== Segment start ==
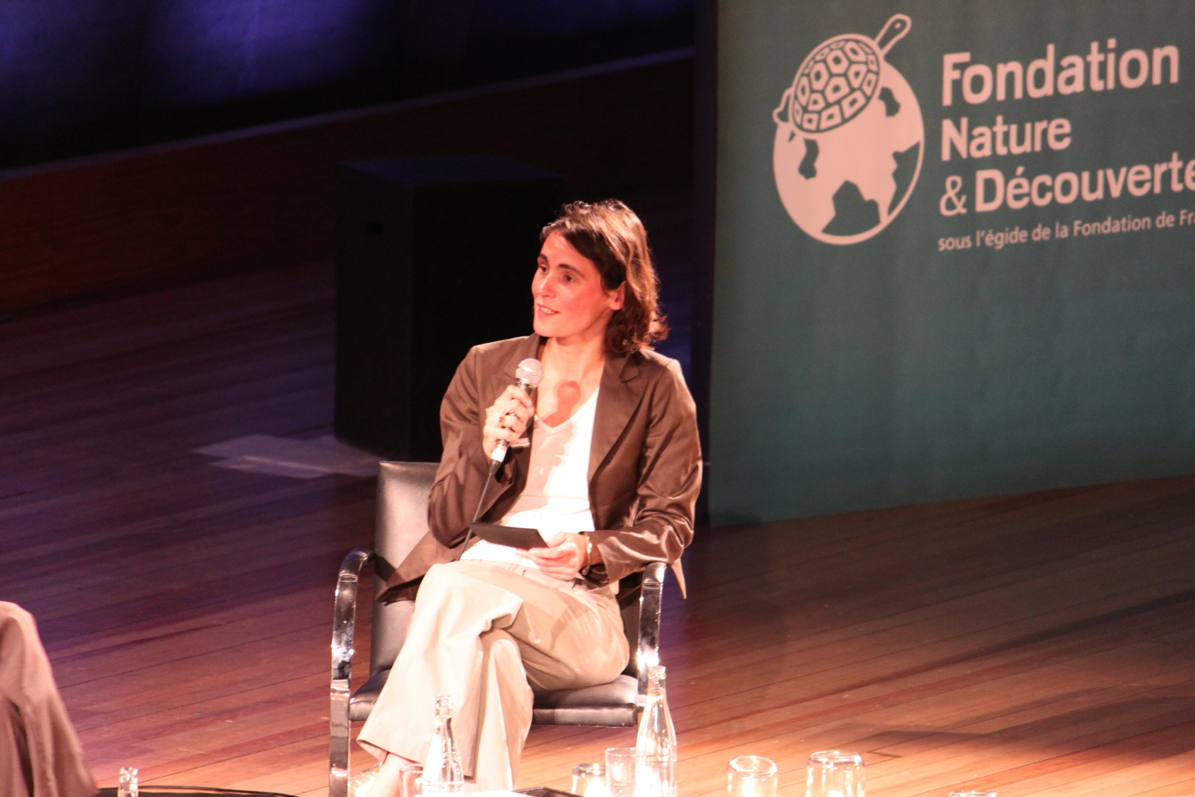 Sonia Devillers à l'Université de la Terre, Paris, 2 avril 2011.
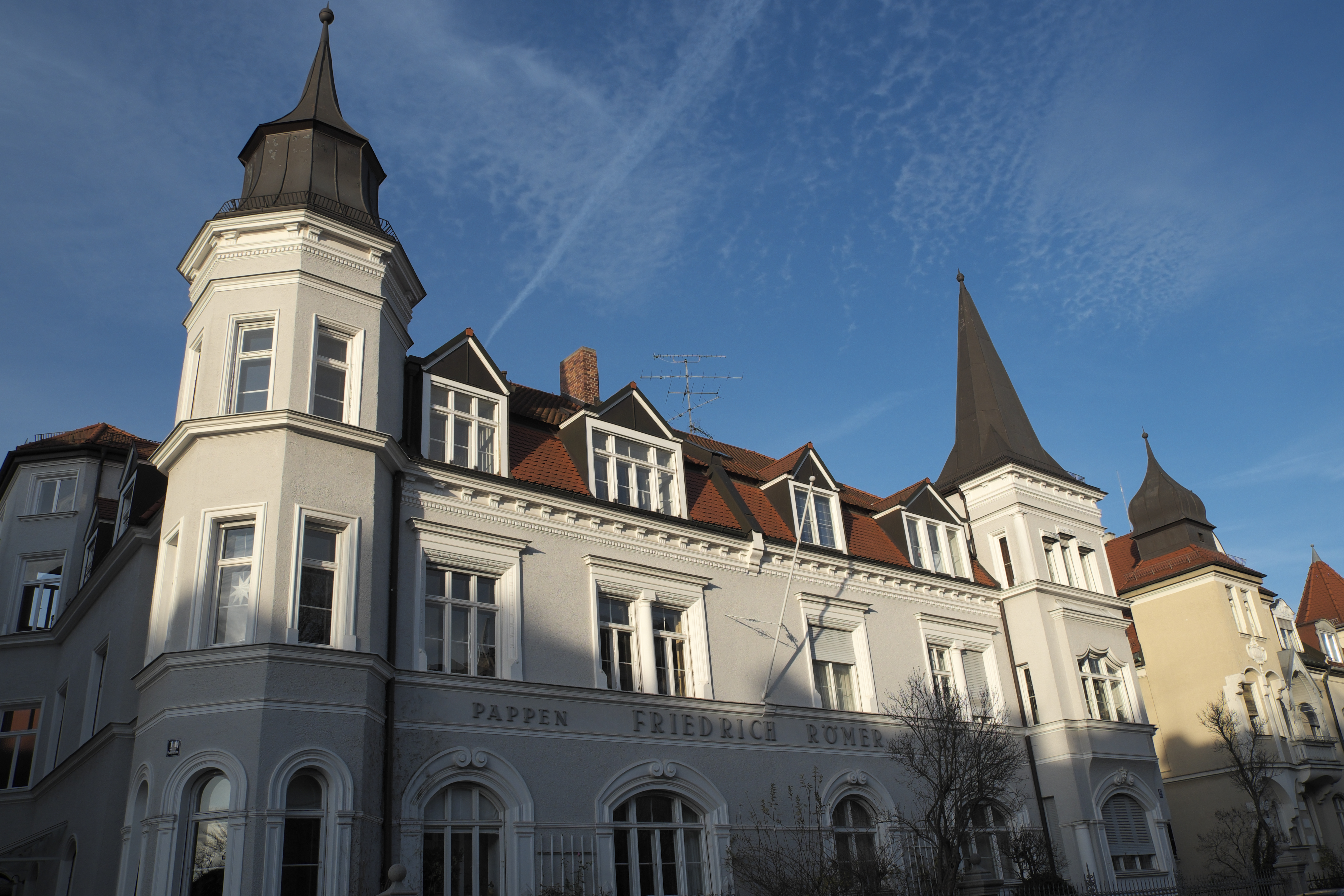 Mietshaus in der Bothmerstraße 11/13 in Neuhausen im Stadtbezirk Neuhausen-Nymphenburg in München (Bayern/Deutschland)
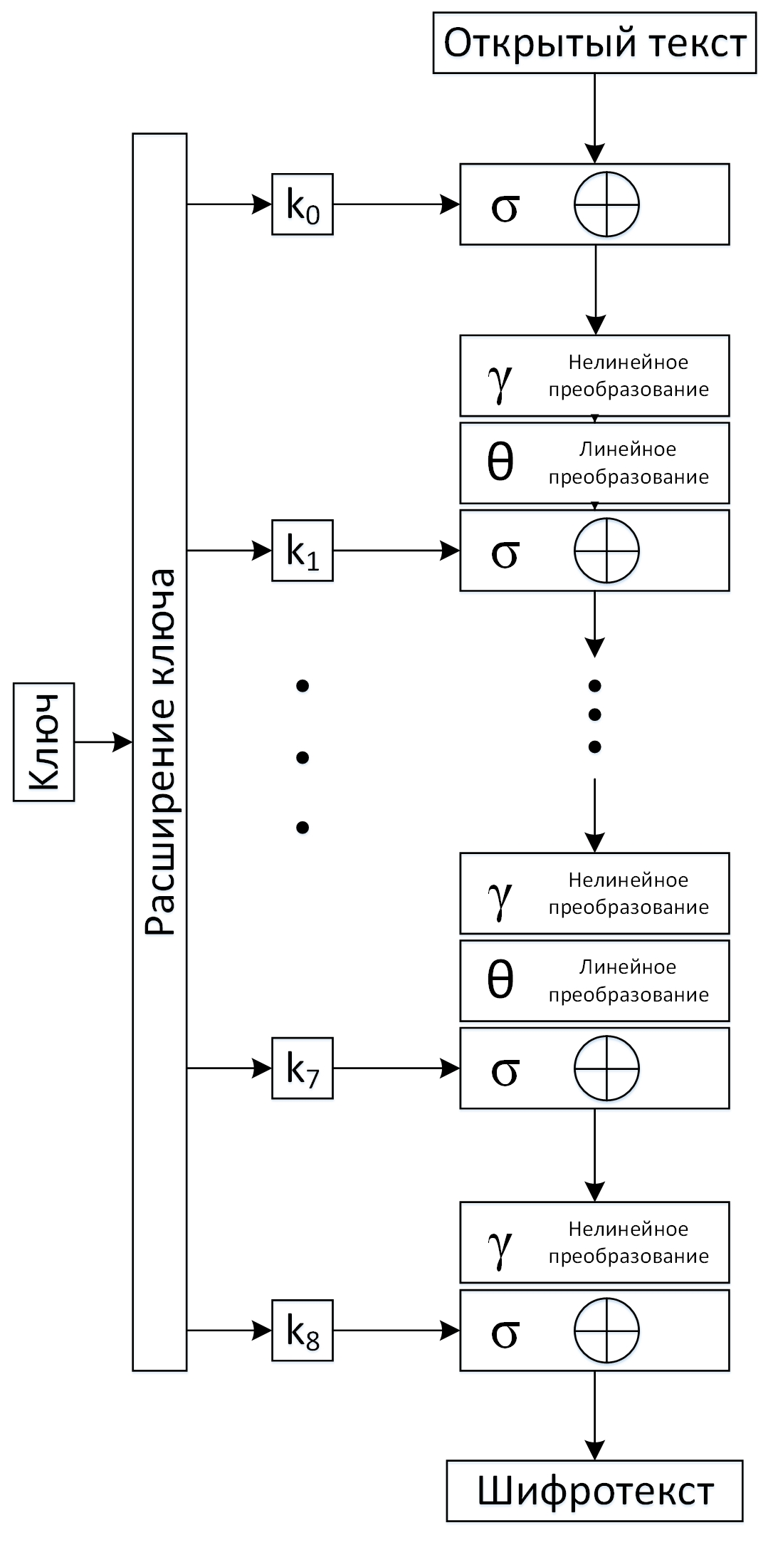 Структура алгоритма шифрования
== Segment end ==
Activity: Return each line above exactly; any pictures are to be skipped.

Solution:
 Sonia Devillers à l'Université de la Terre, Paris, 2 avril 2011.
 Mietshaus in der Bothmerstraße 11/13 in Neuhausen im Stadtbezirk Neuhausen-Nymphenburg in München (Bayern/Deutschland)
 Структура алгоритма шифрования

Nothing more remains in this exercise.